In a letter to the New Jersey governor signed by 67 unions and community and environmental groups, Engler chides the state for basing a security program on industry's "own inadequate security codes" and opposes the memorandum of agreement as putting "a state seal of approval on corporate self-regulation."

His groups urge worker and community involvement in setting security standards that include consideration of inherently safer process designs to limit the impact and possibility of an attack or an accident. They urge third-party verification of security efforts and some form of "controlled" viewing of efforts that companies have taken.

"I am sure some companies are probably doing a good job, but the state and DEP's security efforts have been disgraceful. There has been a total lack of transparency," Engler says.

Over the next year, Sondermeyer says, the state will focus on worker training for security. Calling workers the "eyes and ears" of the program, he says, "best practices are not meaningful if they are not getting down to ranks of people who work at the plants." But, he adds, "it is not clear if best practices will ever be made available to the workers in plants despite the fact that they are relentlessly pushing for them. On the other side of the coin, facilities have significant concerns about their release. It has been hard to find a middle ground."

NEW JERSEY'S DEP security program has had little interaction with the federal DHS, Sondermeyer says. "I have never met a person from DHS," he adds.

Sondermeyer stressed the benefits that could be gained through coordinated regional security efforts or through better interaction with DHS during a recent presentation to a committee of the National Academy of Sciences, which is looking into chemical plant security.

There appears at this time, however, to be little clear interaction between states or between DHS and states. Neither Sondermeyer nor Nixon was aware of chemical plant security programs in other states, and DHS officials could provide no examples of other state efforts.

DHS has identified 300 high-priority, chemically related industry sites nationwide, where more than 50,000 people could be endangered in a terrorist attack.
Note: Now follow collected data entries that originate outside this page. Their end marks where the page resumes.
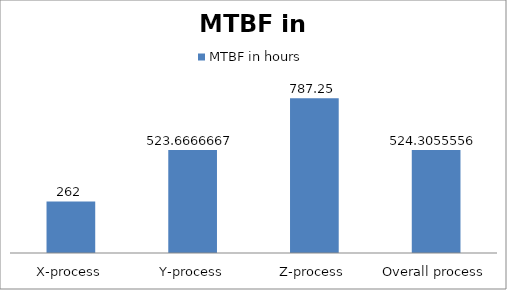
| Category | MTBF in hours |
|---|---|
| X-process | 262 |
| Y-process | 523.667 |
| Z-process | 787.25 |
| Overall process | 524.306 |
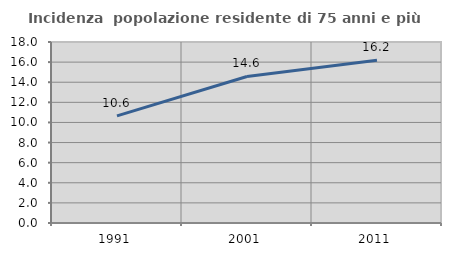
| Category | Incidenza  popolazione residente di 75 anni e più |
|---|---|
| 1991.0 | 10.649 |
| 2001.0 | 14.57 |
| 2011.0 | 16.184 |
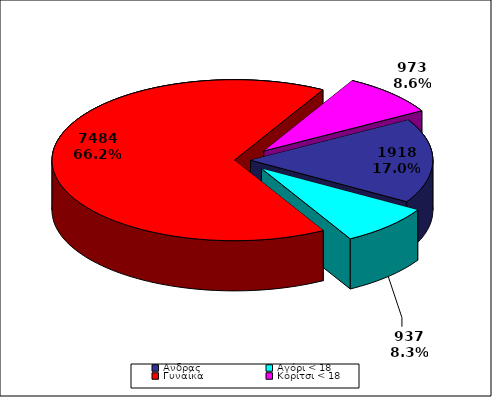
| Category | ΣΥΝΟΛΟ |
|---|---|
| Aνδρας | 1918 |
| Αγόρι < 18 | 937 |
| Γυναίκα | 7484 |
| Κορίτσι < 18 | 973 |
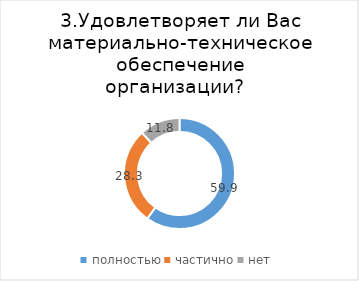
| Category | Series 0 |
|---|---|
| полностью | 59.868 |
| частично | 28.289 |
| нет | 11.842 |
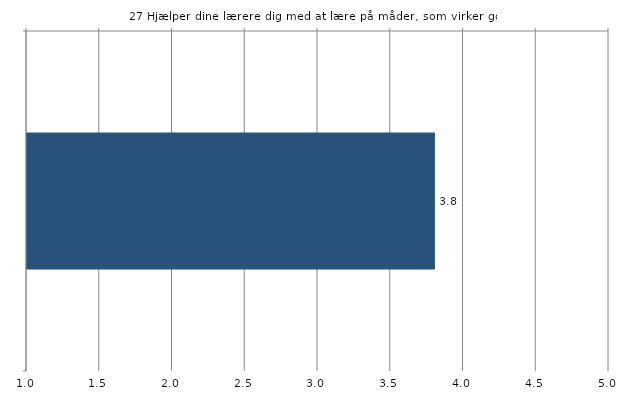
| Category | Gns. |
|---|---|
|   | 3.8 |
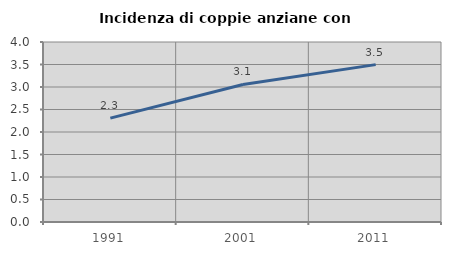
| Category | Incidenza di coppie anziane con figli |
|---|---|
| 1991.0 | 2.308 |
| 2001.0 | 3.056 |
| 2011.0 | 3.498 |
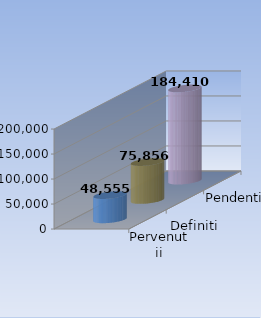
| Category | Pervenutii | Definiti | Pendenti |
|---|---|---|---|
| 0 | 48555 | 75856 | 184410 |
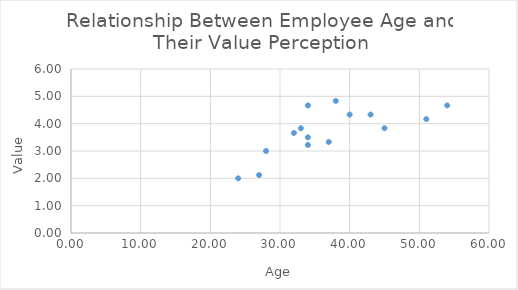
| Category | Value |
|---|---|
| 27.0 | 2.12 |
| 33.0 | 3.833 |
| 28.0 | 3 |
| 45.0 | 3.833 |
| 34.0 | 4.667 |
| 51.0 | 4.167 |
| 43.0 | 4.333 |
| 24.0 | 2 |
| 34.0 | 3.22 |
| 54.0 | 4.667 |
| 34.0 | 3.5 |
| 38.0 | 4.833 |
| 40.0 | 4.333 |
| 37.0 | 3.33 |
| 32.0 | 3.66 |

It has conducted site visits at some 160 of the plants, DHS spokeswoman Michelle Petrovich says. The department intends to visit all 300 by year's end, according to a DHS fact sheet.

New Jersey and DHS will likely form a closer working relationship during "TOPOFF 3" terrorism response exercises, set to begin in early April as this article went to press. This full-scale test exercise, however, will focus on preparedness and response to a biological attack in the state, not an attack on a chemical plant.